All About The San Pedro Cactus

San Pedro (Echinopsis Pachanoi)

With a deep and rich history in shamanic practice, San Pedro is a great addition to any psychonaut’s hallucinogenic garden.

When it comes to psychedelics, there is a whole world of trippy life out there. One such example is the San Pedro cactus, a traditional South American hallucinogen that has been used for thousands of years during shamanic rituals. This mescaline containing cactus has held a place in the hearts of many seasoned psychonauts for a long time, so we thought we would put together a brief guide to everything you need to know about it.


The San Pedro cactus grows with tall green pillars that each have 4-9 ribbons. It grows relatively fast (for a cactus), and continues to grow until it topples under its own weight. Once toppled, it then re-roots out of the fallen columns, and begins growing again – often with even more branches and a deeper root base than before. This adaptability and ease with which it grows is the reason San Pedro is such a popular base for grafting other cacti.

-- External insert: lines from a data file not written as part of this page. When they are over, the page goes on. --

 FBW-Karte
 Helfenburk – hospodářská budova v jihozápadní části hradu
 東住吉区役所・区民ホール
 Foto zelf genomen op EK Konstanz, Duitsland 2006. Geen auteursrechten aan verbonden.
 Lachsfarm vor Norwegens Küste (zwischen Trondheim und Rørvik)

The majority of the mescaline content is found directly under the skin, and increases in abundance with age and heat exposure from the sun.

According to Erowid, the mescaline content of San Pedro is 1-10 % of dried material. Other substances in San Pedro besides Mescaline are: Tyramine, Hordinenine, 3-Methoxytyramine, Anhalaninine and Anhalonidine.

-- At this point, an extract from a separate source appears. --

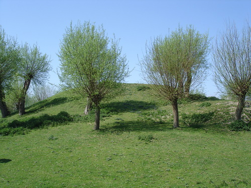 Vliedberg "Berg van Troje"" te Borsselle

For many, the real interest is going to be the actual trip you can have using the San Pedro cactus. So let’s get into it.

Ingesting prepared San Pedro causes strong and vivid hallucinations, as well as the expanding of the consciousness. As a result, the experience can both be visually intensive, as well as soul searching. Common effects are, among others: return of long-forgotten memories, extreme sensitiveness to light, ability to see and feel every ray of light and hear sounds from far away.  It makes the overall experience extremely spiritual and insightful. About 1-2 hours after ingestion of San Pedro its effects start rolling - and will remain present for 8-15 hours.

The effects of San Pedro are, compared to Peyote, much more pleasant and the peak experience is less mind-boggling and not nearly as physical. San Pedro tastes only slightly bitter, and the obligatory nausea that goes hand in hand with Peyote is not as likely to occur.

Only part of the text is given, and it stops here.